Escuché esta historia por primera vez en los años noventa, en uno de los seminarios de un curso de doctorado del Dr. Gómez Caffarena, en el Instituto de Filosofía del CSIC. Cuando salía del trabajo -siempre he trabajado a la vez que estudiaba- participar en esos encuentros suponía adentrarse en un universo de conocimiento fascinante e insólito, una auténtica gnosis que te aislaba del mundo real pero que, en paralelo, te acercaba con extrema sutileza a la auténtica existencia. Siempre había un ponente invitado, de enorme erudición y lejano origen -algunos llegaban de la India o Japón- que sumergía a los asistentes en desconocidas tradiciones y corrientes arcanas de la filosofía, a través de las huellas de antiquísimos buscadores del saber.

No recuerdo el nombre de quien la contó, sé que había pasado muchos años en Oriente y llevaba un tiempo en España. En su turno habló sobre la Kena-Upanishad -de esta inmortal obra del hinduismo me parece maravillosa la definición que ofrece de lo trascendente: «es diferente de todo lo conocido y también de todo lo desconocido»- y enriqueció su elocución con varias anécdotas personales e historias contadas por ascetas y eremitas.

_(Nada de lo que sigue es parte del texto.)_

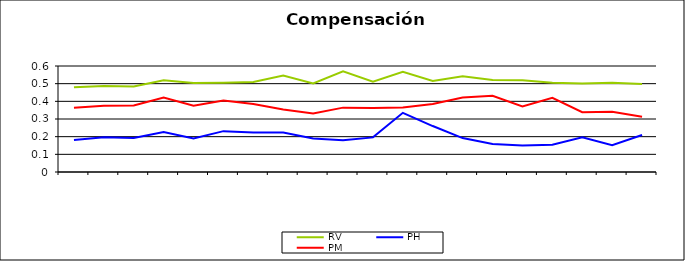
| Category | RV | PH | PM |
|---|---|---|---|
| 0 | 0.479 | 0.181 | 0.364 |
| 1 | 0.487 | 0.196 | 0.375 |
| 2 | 0.484 | 0.192 | 0.376 |
| 3 | 0.52 | 0.226 | 0.421 |
| 4 | 0.504 | 0.189 | 0.375 |
| 5 | 0.506 | 0.231 | 0.404 |
| 6 | 0.51 | 0.224 | 0.384 |
| 7 | 0.546 | 0.223 | 0.353 |
| 8 | 0.501 | 0.19 | 0.331 |
| 9 | 0.57 | 0.18 | 0.364 |
| 10 | 0.511 | 0.196 | 0.363 |
| 11 | 0.567 | 0.335 | 0.365 |
| 12 | 0.515 | 0.26 | 0.385 |
| 13 | 0.543 | 0.192 | 0.422 |
| 14 | 0.52 | 0.158 | 0.431 |
| 15 | 0.519 | 0.15 | 0.371 |
| 16 | 0.505 | 0.154 | 0.42 |
| 17 | 0.501 | 0.196 | 0.339 |
| 18 | 0.506 | 0.151 | 0.341 |
| 19 | 0.498 | 0.209 | 0.313 |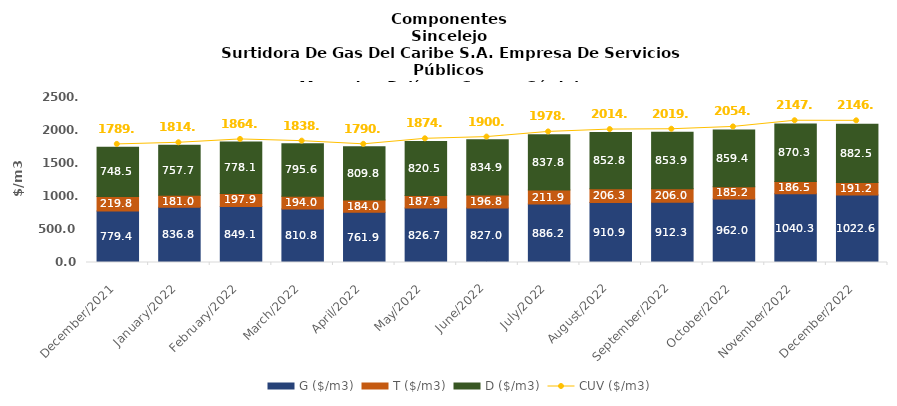
| Category | G ($/m3) | T ($/m3) | D ($/m3) |
|---|---|---|---|
| 2021-12-01 | 779.43 | 219.79 | 748.5 |
| 2022-01-01 | 836.83 | 180.95 | 757.71 |
| 2022-02-01 | 849.08 | 197.89 | 778.12 |
| 2022-03-01 | 810.81 | 194.02 | 795.6 |
| 2022-04-01 | 761.86 | 183.95 | 809.75 |
| 2022-05-01 | 826.7 | 187.86 | 820.54 |
| 2022-06-01 | 827.01 | 196.82 | 834.92 |
| 2022-07-01 | 886.17 | 211.86 | 837.8 |
| 2022-08-01 | 910.91 | 206.26 | 852.79 |
| 2022-09-01 | 912.26 | 206.01 | 853.9 |
| 2022-10-01 | 962.02 | 185.17 | 859.36 |
| 2022-11-01 | 1040.34 | 186.54 | 870.26 |
| 2022-12-01 | 1022.62 | 191.17 | 882.47 |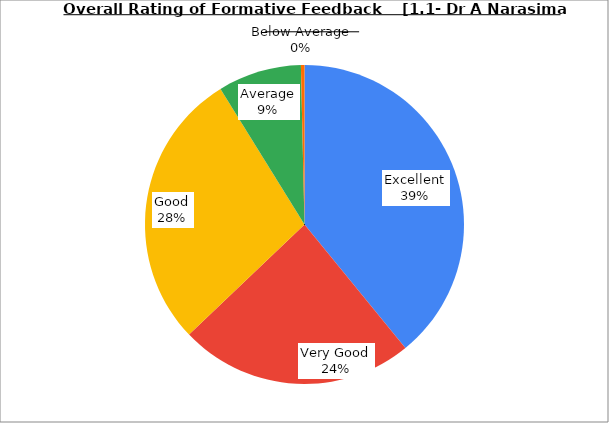
| Category | Series 0 |
|---|---|
| Excellent | 39.099 |
| Very Good | 23.784 |
| Good | 28.288 |
| Average | 8.468 |
| Below Average | 0.36 |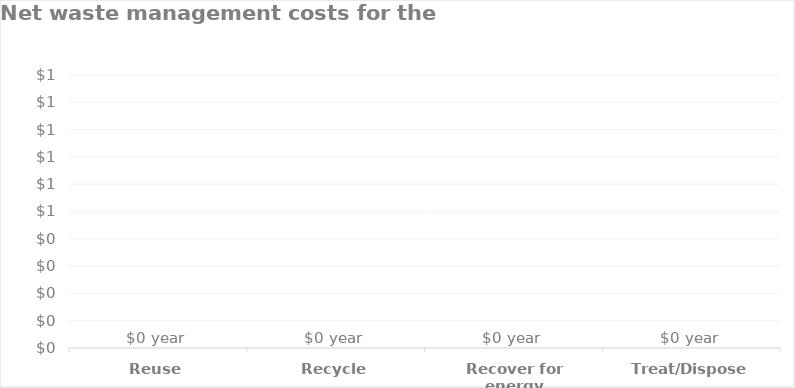
| Category | Series 0 |
|---|---|
| Reuse | 0 |
| Recycle | 0 |
| Recover for energy | 0 |
| Treat/Dispose | 0 |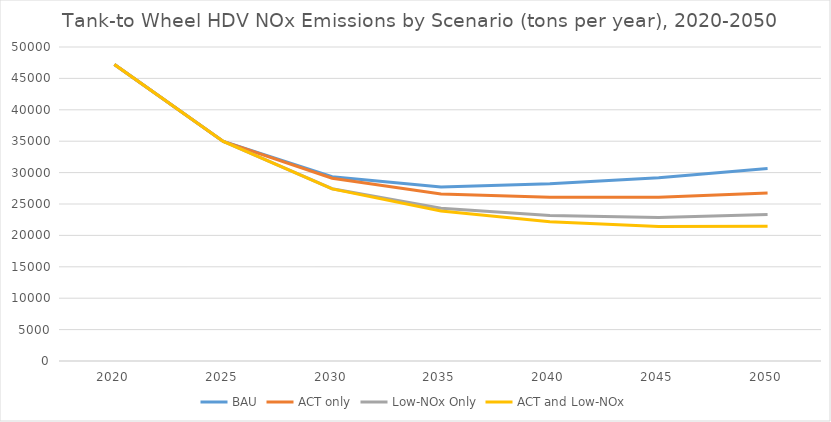
| Category | BAU | ACT only | Low-NOx Only | ACT and Low-NOx |
|---|---|---|---|---|
| 2020.0 | 47219.869 | 47219.869 | 47219.869 | 47219.869 |
| 2025.0 | 34959.456 | 34959.456 | 34959.456 | 34959.456 |
| 2030.0 | 29332.145 | 29095.352 | 27436.878 | 27399.621 |
| 2035.0 | 27720.451 | 26598.655 | 24332.052 | 23879.985 |
| 2040.0 | 28241.911 | 26090.505 | 23151.203 | 22191.195 |
| 2045.0 | 29187.392 | 26085.695 | 22856.811 | 21401.146 |
| 2050.0 | 30661.89 | 26758.834 | 23328.015 | 21455.44 |

Una de ellas permanece muy aferrada en mi memoria pues estoy convencido de que destila un profundo saber y puede ser, además, una norma de vida. La he visto después, en distintas versiones, publicada en antologías como las de Ramiro Calle o Taisen Deshimaru.

Adaptándola para este medio dice así: «Había hace muchos años un anciano que trabajaba la tierra junto a su hijo. ¡Qué infortunio, padre -le dijo un día- nuestro querido caballo ha escapado! ¿Por qué te afliges, hijo mío? Así lo ha querido el destino. No había pasado una semana cuando el caballo regresó junto a una hermosa yegua. ¡Padre, qué suerte, es fuerte y joven, garantizará nuestro sustento! ¿Por qué lo llamas suerte, muchacho? Así lo ha querido el destino. Como la yegua era salvaje el joven intentó domarla, pero cayó y se partió una pierna. ¡Cuánta adversidad -sentenciaron sus vecinos- tu hijo no podrá ayudarte en la cosecha! ¿Por qué lo llamáis adversidad? Así lo ha querido el destino. Sucedió que se decretó una guerra y llegaron al pueblo soldados del rey que se llevaron a todos los jóvenes, salvo al hijo del anciano al que encontraron con la pierna entablillada. ¡Qué afortunados sois que no sufrís esta desdicha! El viejo campesino miró con compasión a sus vecinos y volvió a pronunciar: sí, así lo ha querido el destino».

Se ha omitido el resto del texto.